Data repositories have accumulated a large number of tabular datasets from various domains. Machine Learning researchers are actively using these datasets to evaluate novel approaches. Consequently, data repositories have an important standing in tabular data research. They not only host datasets but also provide information on how to use them in supervised learning tasks. In this paper, we argue that, despite great achievements in usability, the unreflected usage of datasets from data repositories may have led to reduced research quality and scientific rigor. We present examples from prominent recent studies that illustrate the problematic use of datasets from OpenML, a large data repository for tabular data. Our illustrations help users of data repositories avoid falling into the traps of (1) using suboptimal model selection strategies, (2) overlooking strong baselines, and (3) inappropriate preprocessing. In response, we discuss possible solutions for how data repositories can prevent the inappropriate use of datasets and become the cornerstones for improved overall quality of empirical research studies.

Paper Structure

This paper contains 16 sections, 4 figures, 8 tables.

Figures (4)

  • Figure 1: 5-fold cross-validation (5CV) consistently improves performance over holdout validation.
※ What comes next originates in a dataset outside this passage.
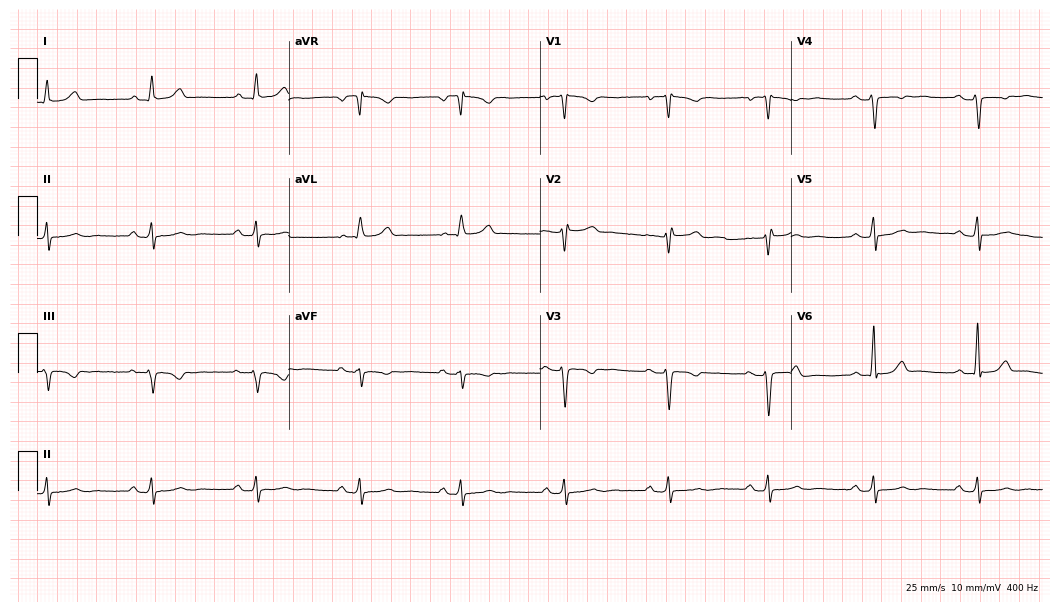
12-lead ECG from a woman, 47 years old. Screened for six findings — first-degree AV block, right bundle branch block (RBBB), left bundle branch block (LBBB), sinus bradycardia, atrial fibrillation (AF), sinus tachycardia — none is recorded.
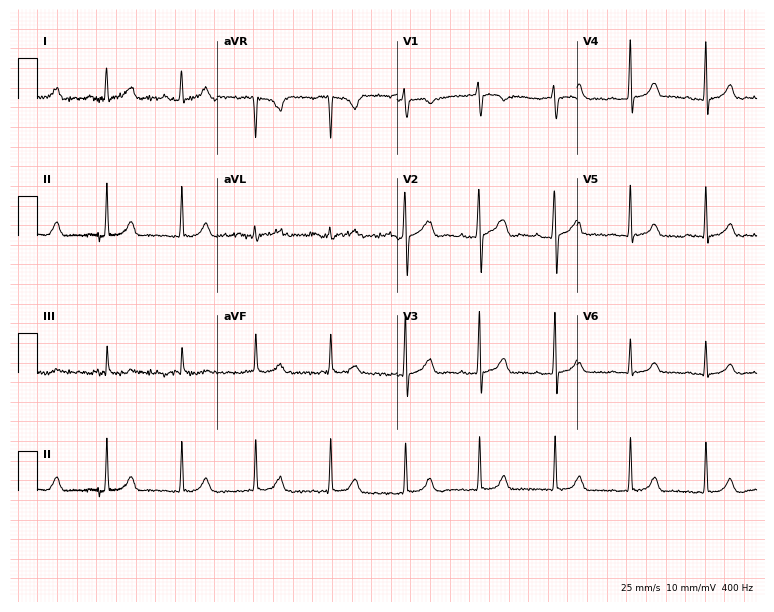
Electrocardiogram, a 27-year-old female. Overall reading on record: normal ECG.

We show the performance gains obtained by switching from holdout validation to 5CV for the TabZilla benchmark. Each model is compared to itself after 100 trials in both model selection protocols. For each dataset, the zero line corresponds to the model's performance with holdout selection. Positive values mean better performance with the 5CV protocol. The performance gains are capped at 0.08. The datasets are sorted by sample size in ascending order.
  • Figure 2: Holdout validation is prone to make model selection miss the highest achievable performance. We show the cumulative density functions of test logloss performance over 100 trials for MLPs and XGBoost. One fold is displayed for each dataset. Stars with vertical lines denote the model selected based on the best validation performance. A position closer to the right on the x-axis means better absolute logloss performance. Two models with the same value on the x-axis mean equal performance. Steeper ascents on the y axis represent dense regions with more trials achieving similar performance.
  • Figure 3: Target leaks can alter performance comparisons. For each dataset, the performance of the models before and after resolving target leaks in the original benchmark is displayed.
  • Figure 4: Simple yet effective preprocessing decisions can entirely change model comparisons. AUC performance is displayed for classification tasks, and R2 for regression (seattlecrime & nyc-taxi). 'Raw' denotes the (already preprocessed) dataset version provided by the benchmark. Transformed denotes a dataset after simple preprocessing. This includes treating ordinal features as categorical (electricity & seattle), adding the difference between two dates as a feature (nyc-taxi), adding fractions of features as new features (road-safety), and feature selection (guillermo). A horizontal line marks the highest achieved performance.